** Recorded data follows **

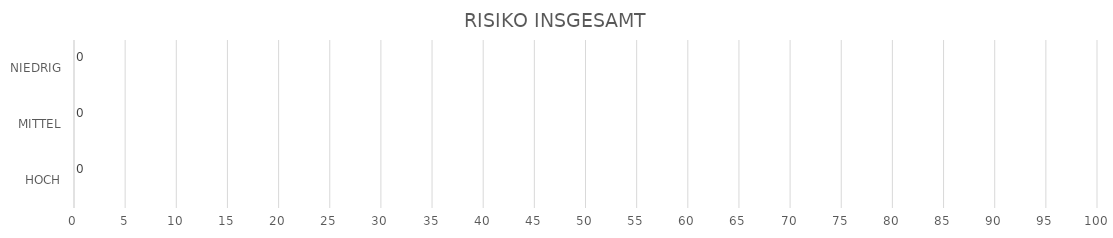
| Category | Series 1 | Series 0 |
|---|---|---|
| HOCH | 0 | 0 |
| MITTEL | 0 | 0 |
| NIEDRIG | 0 | 0 |
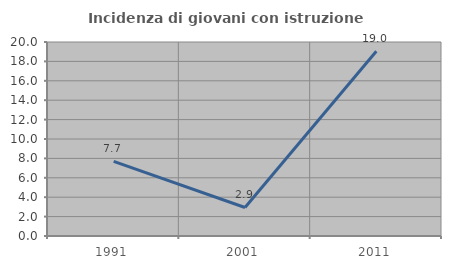
| Category | Incidenza di giovani con istruzione universitaria |
|---|---|
| 1991.0 | 7.692 |
| 2001.0 | 2.941 |
| 2011.0 | 19.048 |
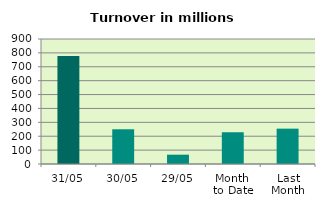
| Category | Series 0 |
|---|---|
| 31/05 | 778.19 |
| 30/05 | 250.066 |
| 29/05 | 67.145 |
| Month 
to Date | 228.645 |
| Last
Month | 254.458 |

** End of Recorded data **

● What you will do:
When copying the entries, drop the images and keep every line exact.

● Result of the exercise:
| Category | Series 1 | Series 0 |
|---|---|---|
| HOCH | 0 | 0 |
| MITTEL | 0 | 0 |
| NIEDRIG | 0 | 0 |
| Category | Incidenza di giovani con istruzione universitaria |
|---|---|
| 1991.0 | 7.692 |
| 2001.0 | 2.941 |
| 2011.0 | 19.048 |
| Category | Series 0 |
|---|---|
| 31/05 | 778.19 |
| 30/05 | 250.066 |
| 29/05 | 67.145 |
| Month 
to Date | 228.645 |
| Last
Month | 254.458 |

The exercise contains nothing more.